● SUPPLIED MATERIAL:
•••

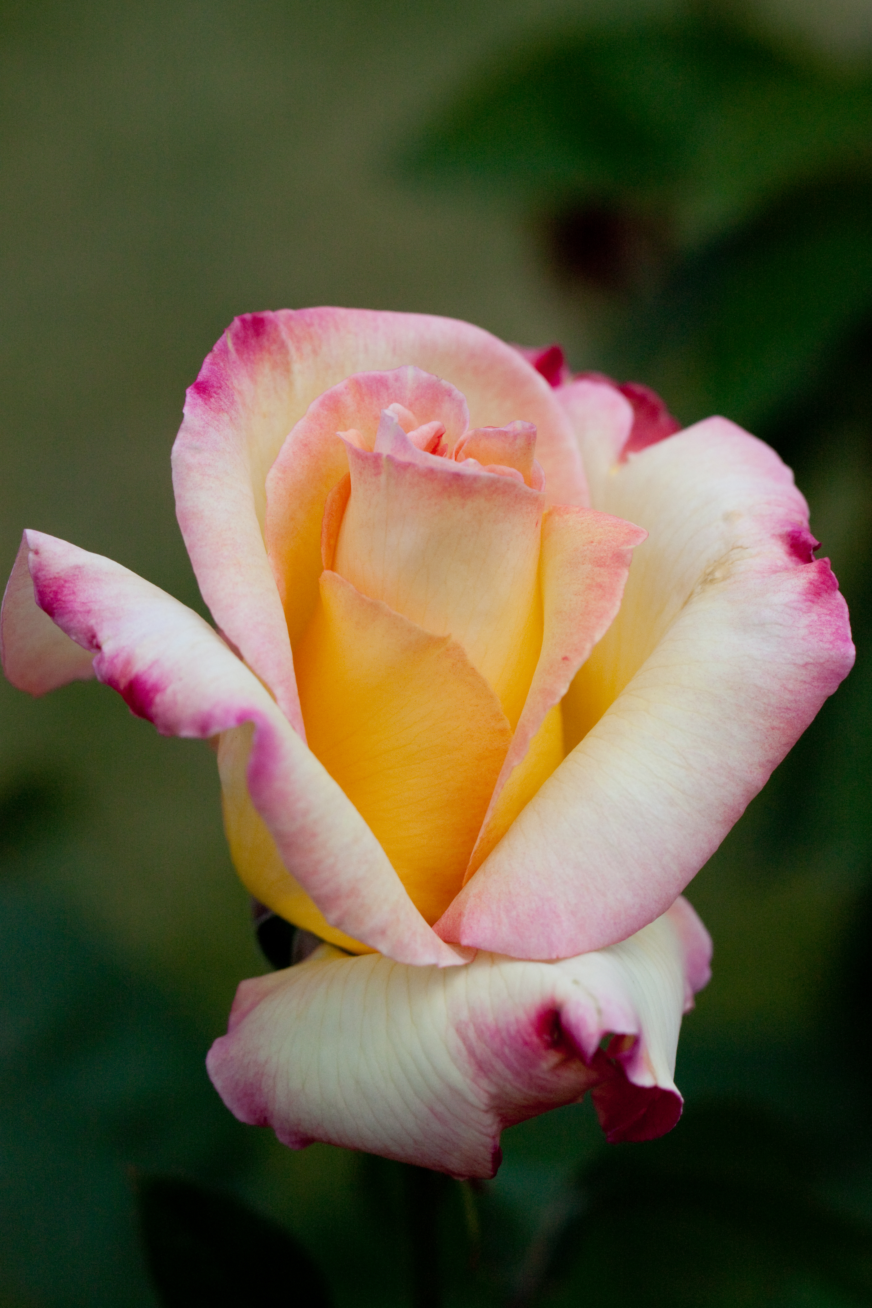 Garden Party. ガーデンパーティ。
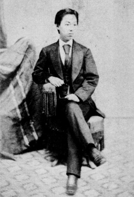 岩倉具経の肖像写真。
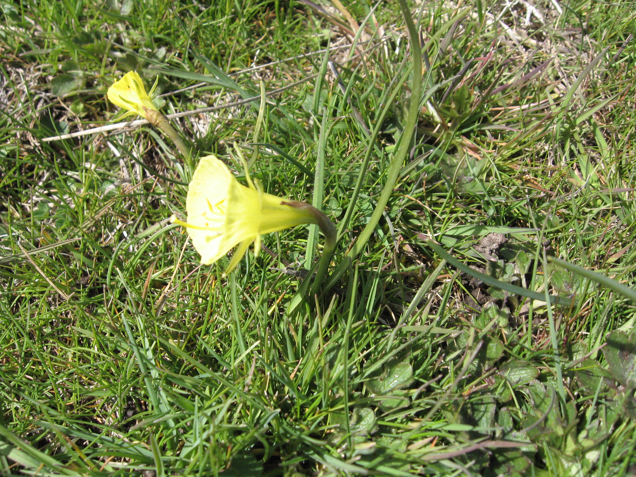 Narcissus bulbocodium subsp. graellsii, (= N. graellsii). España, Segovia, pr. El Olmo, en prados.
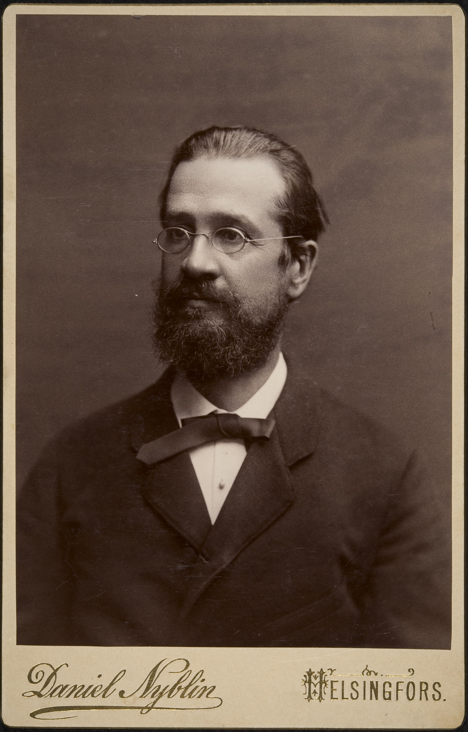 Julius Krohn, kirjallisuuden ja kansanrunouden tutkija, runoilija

•••

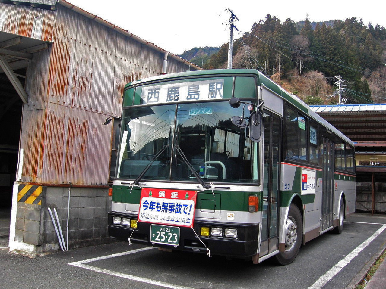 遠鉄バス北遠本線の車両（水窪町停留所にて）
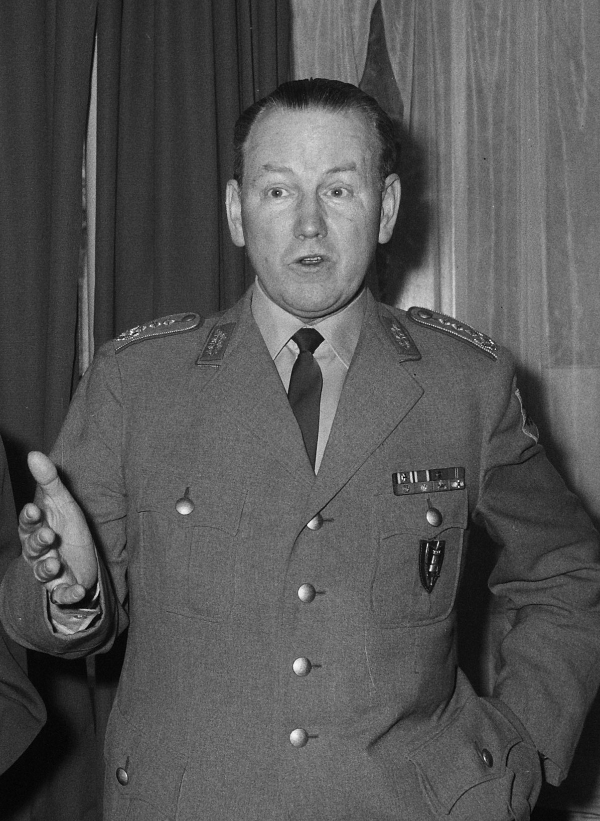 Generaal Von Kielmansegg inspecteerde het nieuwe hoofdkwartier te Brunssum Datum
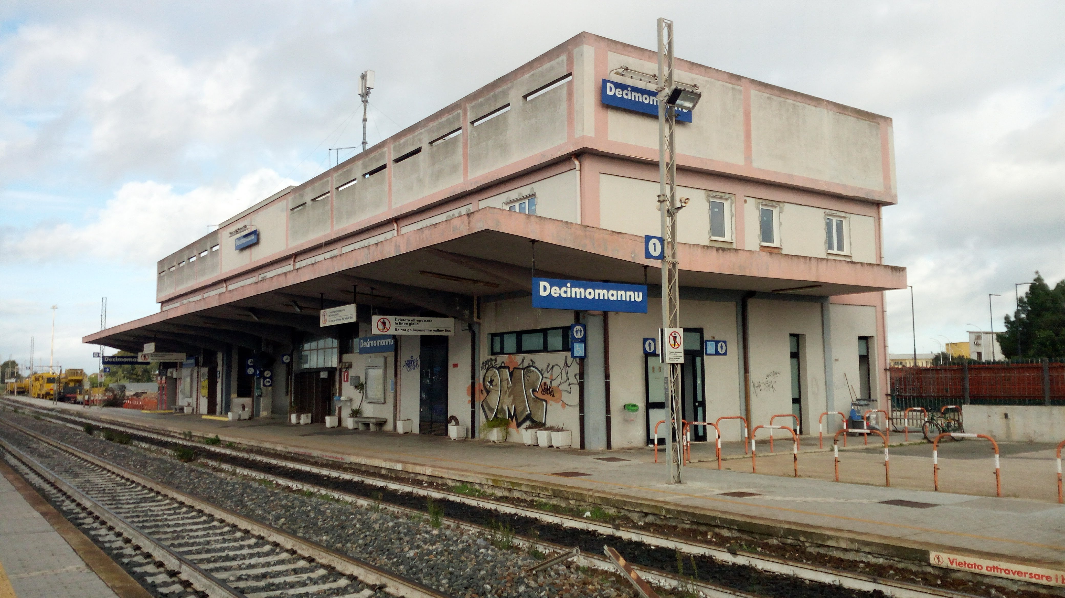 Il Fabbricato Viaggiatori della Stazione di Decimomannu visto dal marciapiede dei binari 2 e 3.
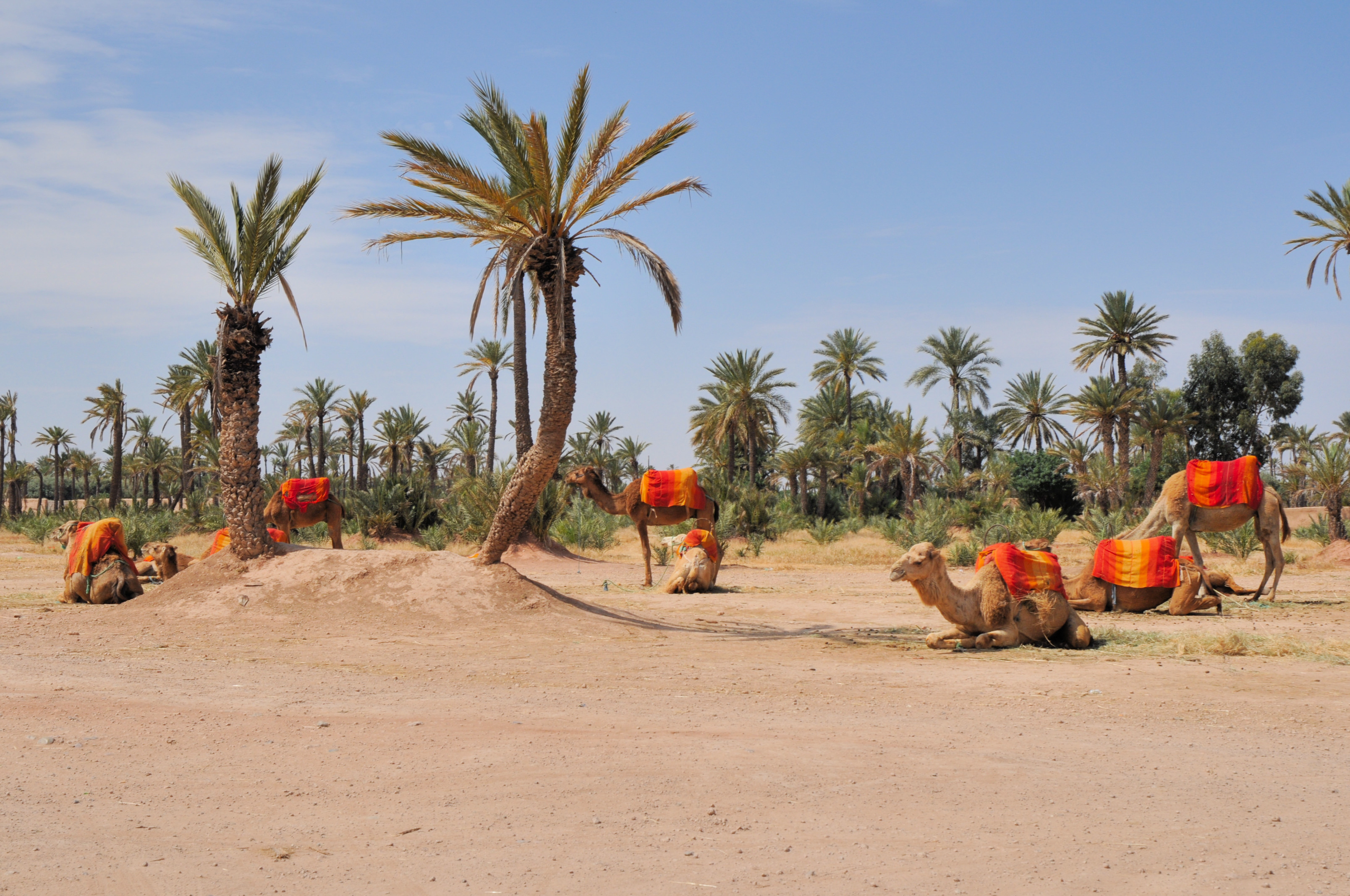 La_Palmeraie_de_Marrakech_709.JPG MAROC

•••

Take the material above from the line containing "Il Fabbricato Viaggiatori" up to and including the line containing "La_Palmeraie_de_Marrakech_709.JPG MAROC" and retype it exactly, without any pictures.

 Il Fabbricato Viaggiatori della Stazione di Decimomannu visto dal marciapiede dei binari 2 e 3.
 La_Palmeraie_de_Marrakech_709.JPG MAROC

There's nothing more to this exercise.